**Requirement:**
Give all of the data below again exactly, and drop the images.

Source records
+ + + +

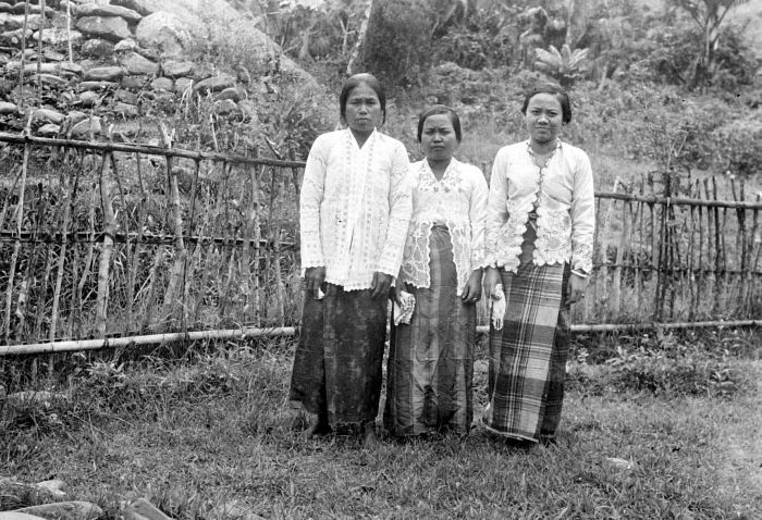 Repronegatief. Een goeroevrouw en twee vrouwen van adel te Bassean
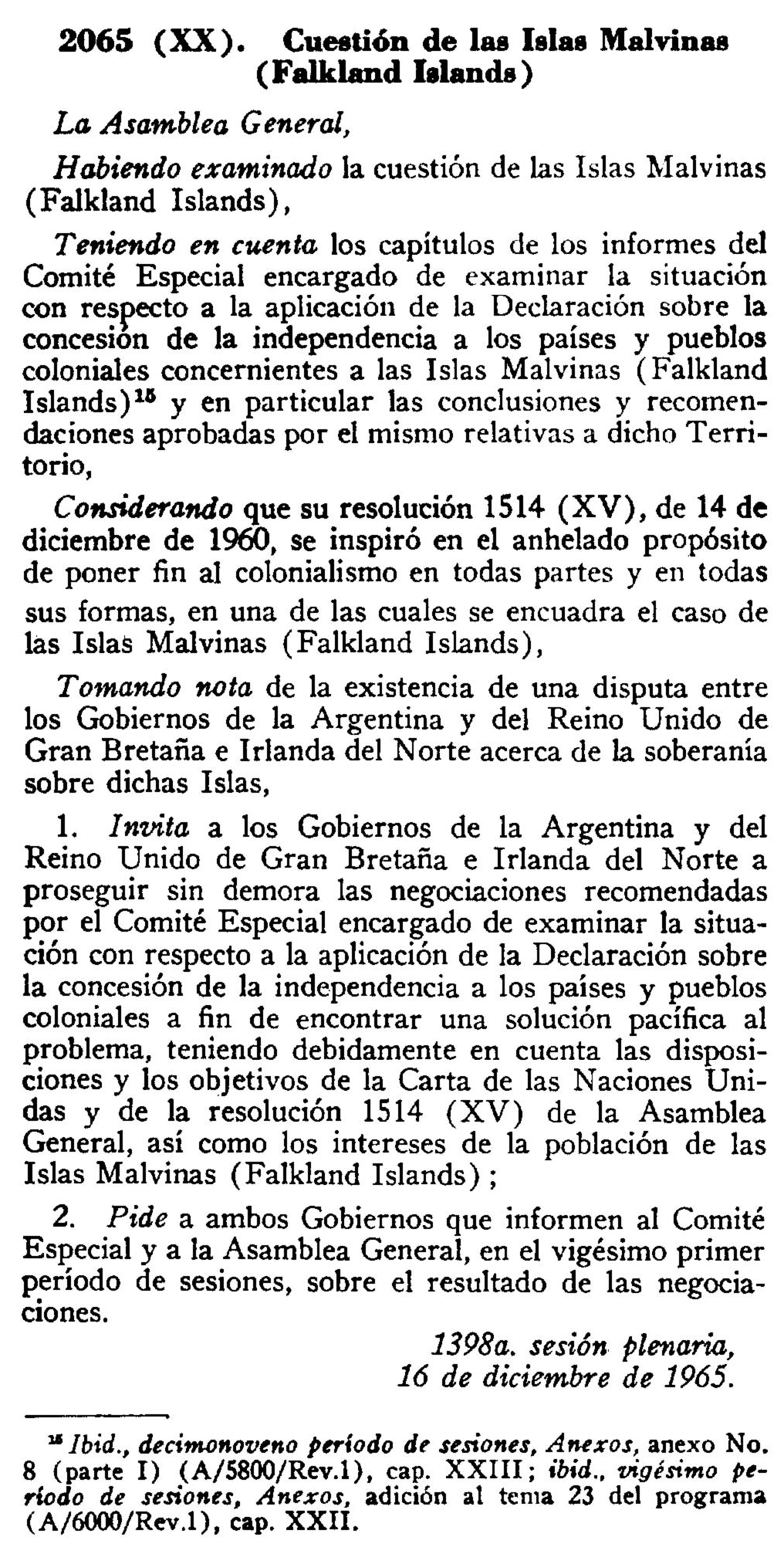 La resolución 2065 de la Asamblea General de la ONU, aprobada el 16 de diciembre de 1965, reconoció la existencia de una disputa de soberanía entre el Reino Unido y la Argentina en torno a las Islas Malvinas. De igual manera, reconoció que el caso de las Malvinas se encuadra en una situación colonial, que debe ser resuelta teniendo en consideración lo expresado en la resolución 1514 (XV), donde se estableció el objetivo de eliminar toda forma de colonialismo. La resolución invita a las partes a resolver sin demora la disputa de soberanía teniendo en cuenta los intereses de los habitantes de las islas.
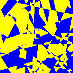 Mosaique de Poisson biphasée (bleue et jaune)
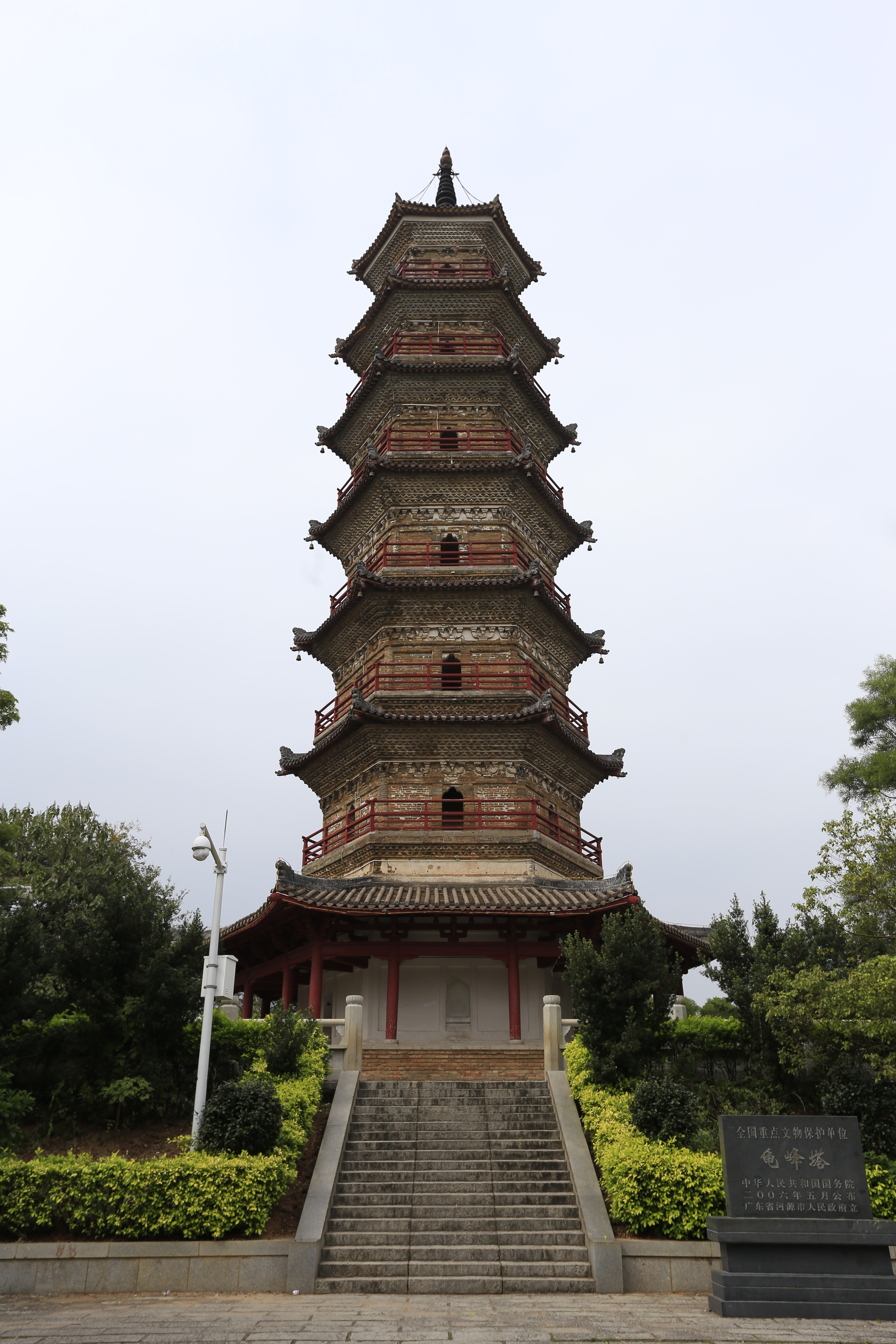 河源龟峰塔—— 东面
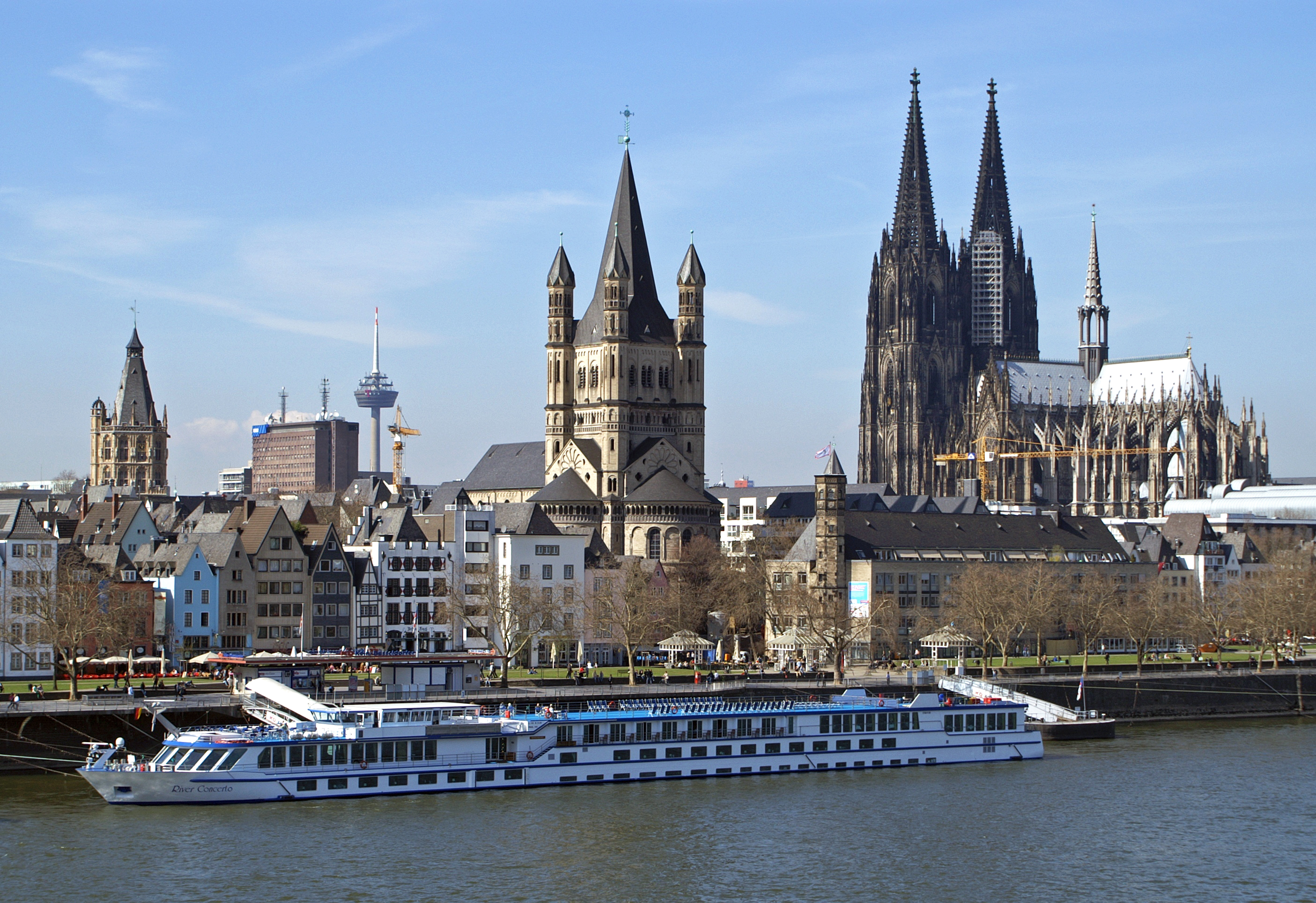 Flusskreuzfahrtschiff River Concerto am Anleger Köln, Frankenwerft.
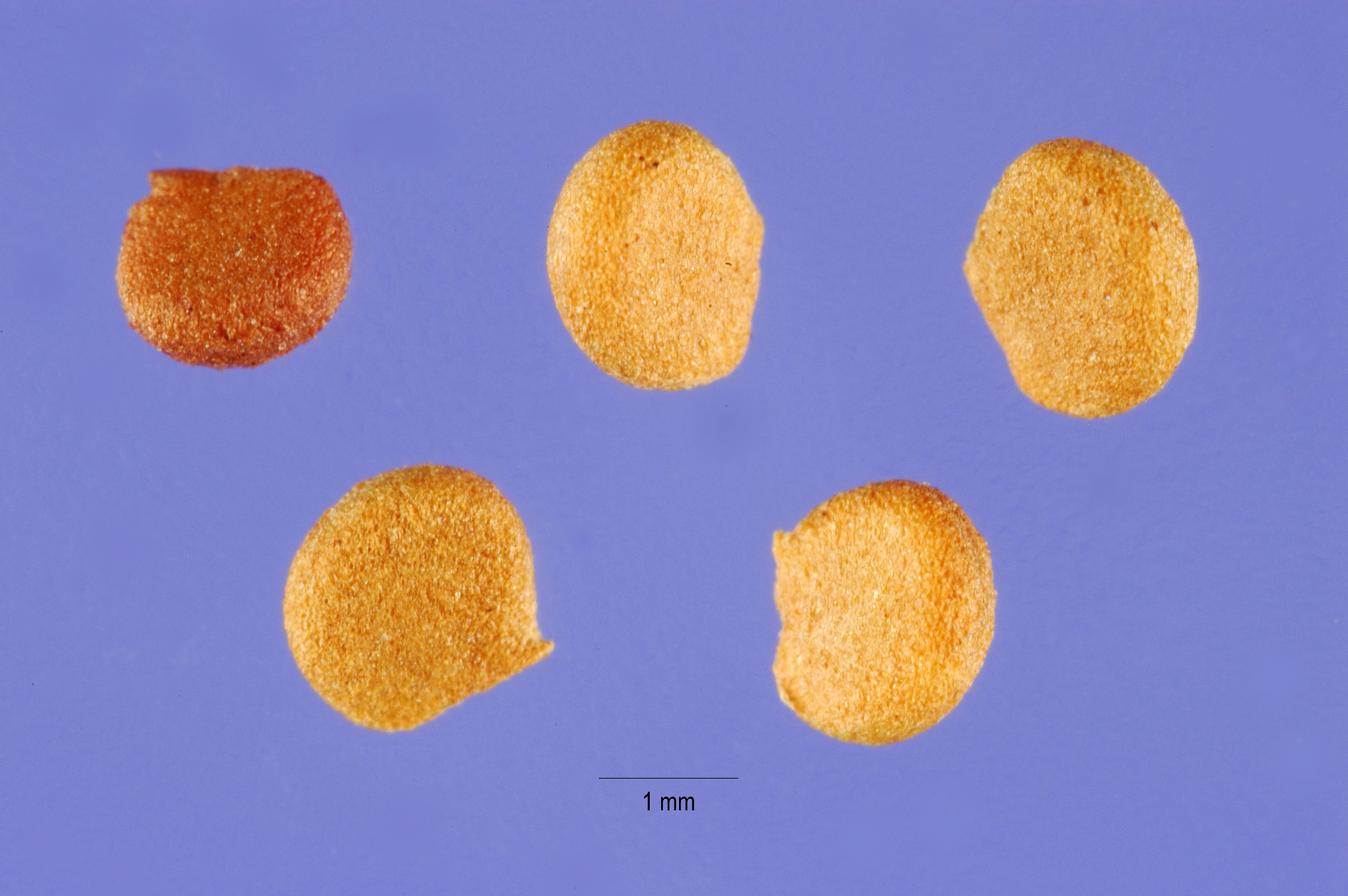 Empetrum nigrum seeds
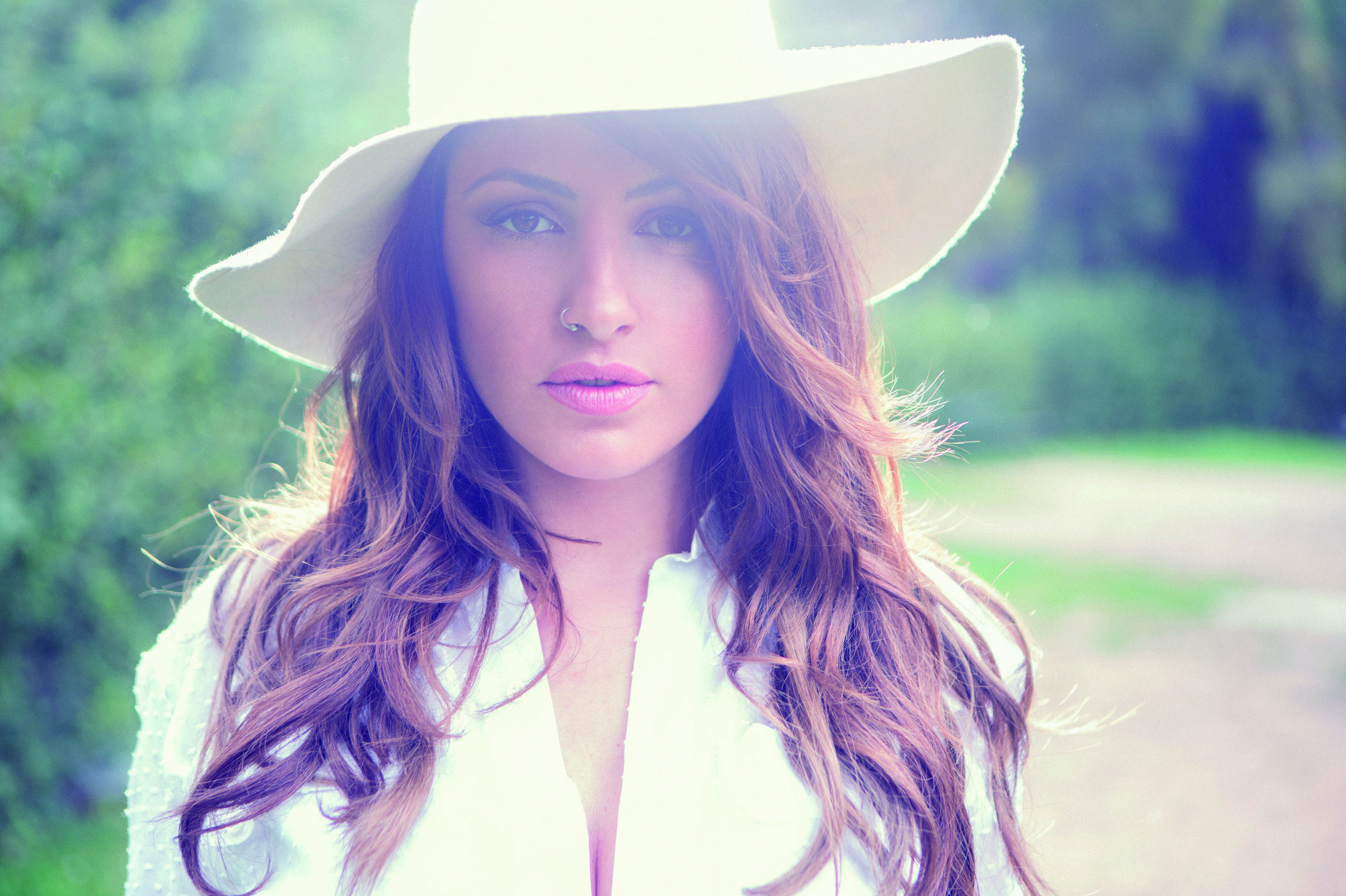 Den svensk-grekiska artisten Elena Paparizou.
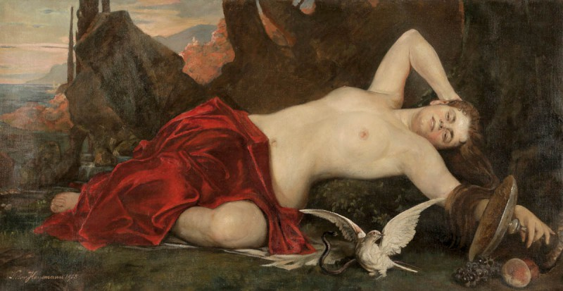 Gemälde des Malers Victor Hausmann (1858-1920)
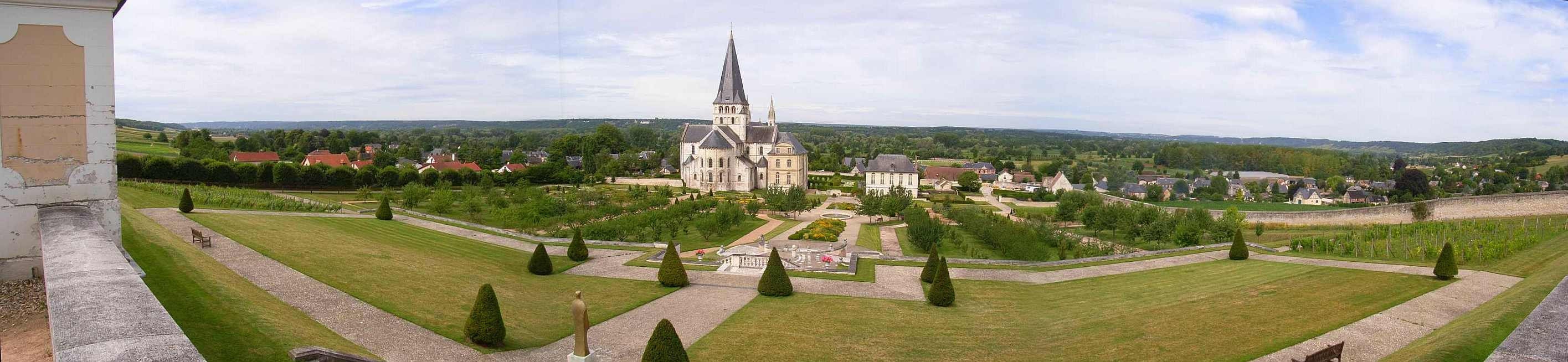 Panoramamontage Garten der Abtei St. George, St. Martin de Boscherville, Normandie, Frankreich
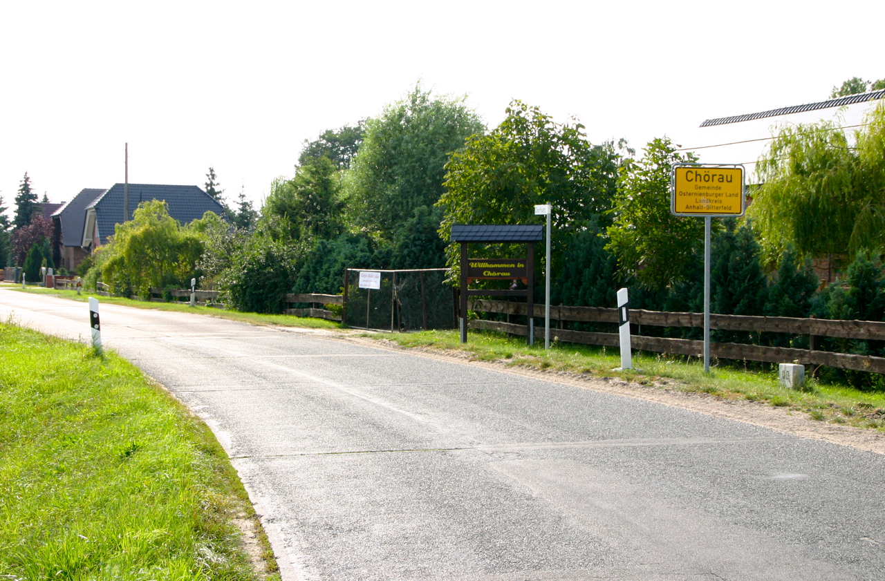 Chörau ist ein Ortsteil der Gemeinde Osternienburger Land im Landkreis Anhalt-Bitterfeld in Sachsen-Anhalt.

+ + + +

**Answer space:**
 Repronegatief. Een goeroevrouw en twee vrouwen van adel te Bassean
 La resolución 2065 de la Asamblea General de la ONU, aprobada el 16 de diciembre de 1965, reconoció la existencia de una disputa de soberanía entre el Reino Unido y la Argentina en torno a las Islas Malvinas. De igual manera, reconoció que el caso de las Malvinas se encuadra en una situación colonial, que debe ser resuelta teniendo en consideración lo expresado en la resolución 1514 (XV), donde se estableció el objetivo de eliminar toda forma de colonialismo. La resolución invita a las partes a resolver sin demora la disputa de soberanía teniendo en cuenta los intereses de los habitantes de las islas.
 Mosaique de Poisson biphasée (bleue et jaune)
 河源龟峰塔—— 东面
 Flusskreuzfahrtschiff River Concerto am Anleger Köln, Frankenwerft.
 Empetrum nigrum seeds
 Den svensk-grekiska artisten Elena Paparizou.
 Gemälde des Malers Victor Hausmann (1858-1920)
 Panoramamontage Garten der Abtei St. George, St. Martin de Boscherville, Normandie, Frankreich
 Chörau ist ein Ortsteil der Gemeinde Osternienburger Land im Landkreis Anhalt-Bitterfeld in Sachsen-Anhalt.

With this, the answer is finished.